Johannesburg - South Africa must develop its manufacturing sector in order to industrialise, Science and Technology Minister Naledi Pandor
said on Tuesday.
"Industrialisation is the normal route to development," she said.
High-income countries had all developed a substantial manufacturing base that in turn provided for full or nearly full employment.
As manufacturing activity expanded, it benefited from economies of scale, allowing unit costs of production to fall.
Other industries, such as agriculture or mining, ran up against resource shortages as they expanded.
In order to promote development, South Africa had recently introduced policies on beneficiation and localisation.
"South Africa is the second largest supplier of the mineral ore that can produce titanium metal," she said.
"However, we add little value to the mineral before export."
South Africa could produce titanium metal from its mineral resources.
Pandor's department was championing the development of a titanium industry. which would produce not only the raw mineral, but ultimately metal mill products and components.
The titanium metal powder industry was estimated to have income-generating potential of R3bn to R5bn a year, which could increase to R10bn to R30bn a year when a downstream industry was established.

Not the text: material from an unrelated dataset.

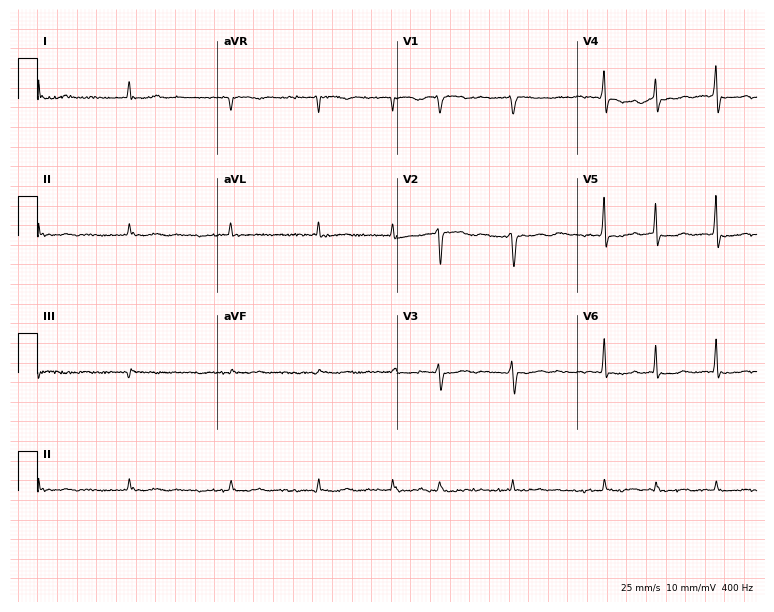
Standard 12-lead ECG recorded from a 78-year-old woman (7.3-second recording at 400 Hz). The tracing shows atrial fibrillation (AF).

The industry had the potential to create 450 jobs for workers, engineers, and technologists in metal production, and about 2 000 workers, engineers and technicians in the downstream component manufacturing.
"These new capabilities can position South Africa as a world leader in the cost competitive production of high-grade titanium metal powder," she said.
Titanium was a sought-after metal, especially in the aerospace industry where aircraft and satellites needed to be lighter to consume less fuel.
"These efforts mean that, in the near future, South Africa will have a new industry built around titanium."
Platinum was another example.
"Four years ago we launched the Hydrogen SA (HySA) programme," she said.
This marked the initiation of research and development activities, and the establishment of a South African fuel cell company, Clean Energy.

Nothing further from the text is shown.